Page:Boulenger - Romans de la table ronde IV, 1923.djvu/111

Cette page a été validée par deux contributeurs.
108
LA MORT D’ARTUS

moins prisé que vous : c’est l’un des plus prud’hommes du monde !

Messire Gauvain fut très chagriné de se voir si fermement éconduit.

— Par courtoisie, demoiselle, faites que l’on puisse savoir s’il est meilleur que moi aux armes. Et, du moins, dites-moi son nom.

— Sire, pensez-vous que je risquerai de faire mourir l’un des deux meilleurs chevaliers du siècle en vous laissant combattre corps à corps ? Quant à son nom, je ne le sais point, mais vous pourrez voir son écu, car il est pendu dans la chambre où vous coucherez.

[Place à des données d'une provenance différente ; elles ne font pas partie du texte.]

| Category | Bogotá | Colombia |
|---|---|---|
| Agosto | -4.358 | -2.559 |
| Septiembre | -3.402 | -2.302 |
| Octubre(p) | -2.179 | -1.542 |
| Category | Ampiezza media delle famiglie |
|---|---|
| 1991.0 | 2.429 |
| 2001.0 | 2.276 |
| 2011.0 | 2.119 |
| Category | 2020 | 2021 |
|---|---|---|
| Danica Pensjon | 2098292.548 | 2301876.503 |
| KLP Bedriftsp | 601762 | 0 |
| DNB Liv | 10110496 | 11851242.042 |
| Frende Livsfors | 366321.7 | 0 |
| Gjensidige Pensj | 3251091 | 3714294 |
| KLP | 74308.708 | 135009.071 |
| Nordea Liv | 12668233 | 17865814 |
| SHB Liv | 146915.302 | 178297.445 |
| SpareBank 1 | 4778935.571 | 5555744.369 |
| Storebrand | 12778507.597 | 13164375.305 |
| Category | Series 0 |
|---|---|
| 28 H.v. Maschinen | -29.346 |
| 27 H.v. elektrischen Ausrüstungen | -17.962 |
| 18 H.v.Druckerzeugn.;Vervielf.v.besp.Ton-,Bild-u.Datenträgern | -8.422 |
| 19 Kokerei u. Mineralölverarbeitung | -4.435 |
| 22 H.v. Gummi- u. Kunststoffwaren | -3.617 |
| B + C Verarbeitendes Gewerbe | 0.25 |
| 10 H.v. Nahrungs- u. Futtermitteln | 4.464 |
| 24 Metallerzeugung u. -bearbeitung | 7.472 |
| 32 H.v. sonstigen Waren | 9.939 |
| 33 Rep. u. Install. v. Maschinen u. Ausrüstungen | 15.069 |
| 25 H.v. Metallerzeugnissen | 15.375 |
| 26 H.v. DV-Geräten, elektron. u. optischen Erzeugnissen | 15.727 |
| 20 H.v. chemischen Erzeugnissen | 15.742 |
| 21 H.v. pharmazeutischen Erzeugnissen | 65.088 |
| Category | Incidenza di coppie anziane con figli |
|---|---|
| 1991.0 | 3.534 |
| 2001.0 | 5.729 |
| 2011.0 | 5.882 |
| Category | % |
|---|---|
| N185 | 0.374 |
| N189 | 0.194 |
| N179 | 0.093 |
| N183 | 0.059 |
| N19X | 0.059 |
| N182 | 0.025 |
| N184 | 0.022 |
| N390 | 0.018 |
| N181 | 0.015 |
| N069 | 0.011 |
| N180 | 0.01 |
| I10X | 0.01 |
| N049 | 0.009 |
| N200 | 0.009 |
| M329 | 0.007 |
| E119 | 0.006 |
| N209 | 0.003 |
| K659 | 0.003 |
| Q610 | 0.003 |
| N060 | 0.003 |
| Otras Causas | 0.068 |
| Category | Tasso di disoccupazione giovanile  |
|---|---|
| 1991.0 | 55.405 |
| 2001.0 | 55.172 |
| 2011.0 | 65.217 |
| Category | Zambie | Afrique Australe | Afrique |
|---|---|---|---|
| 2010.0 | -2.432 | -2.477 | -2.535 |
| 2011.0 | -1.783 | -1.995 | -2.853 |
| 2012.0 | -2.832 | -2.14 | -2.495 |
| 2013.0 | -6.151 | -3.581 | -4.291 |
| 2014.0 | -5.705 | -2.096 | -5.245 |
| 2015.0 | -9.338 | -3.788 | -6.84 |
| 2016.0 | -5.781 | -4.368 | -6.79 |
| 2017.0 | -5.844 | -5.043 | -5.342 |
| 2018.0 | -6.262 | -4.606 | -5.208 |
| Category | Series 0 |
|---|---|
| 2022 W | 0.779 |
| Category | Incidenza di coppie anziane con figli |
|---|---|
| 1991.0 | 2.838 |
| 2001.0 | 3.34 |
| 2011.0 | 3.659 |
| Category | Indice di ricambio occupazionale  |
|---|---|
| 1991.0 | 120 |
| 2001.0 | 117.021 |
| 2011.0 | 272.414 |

Aussitôt messire Gauvain se leva et, prenant Passerose par la main, il rentra au logis, suivi des autres, qui s’étaient mis debout en même temps que lui, par déférence. Et, dès qu’il eut jeté les yeux sur l’écu pendu à la muraille de sa chambre, il reconnut que c’était celui de Lancelot. Aussi dormit-il peu, tant il pensait aux amours de son ami. « J’aurais cru, se disait-il, que Lancelot eût mis son cœur en quelque lieu plus haut. Mais on ne peut le blâmer d’aimer cette demoiselle, car elle est si belle et avenante que le cœur le plus noble est avec elle bien employé. »

Au matin, quand le roi lui eut mandé qu’il était temps de partir, il alla prendre congé du vavasseur, puis il vint trouver la pucelle.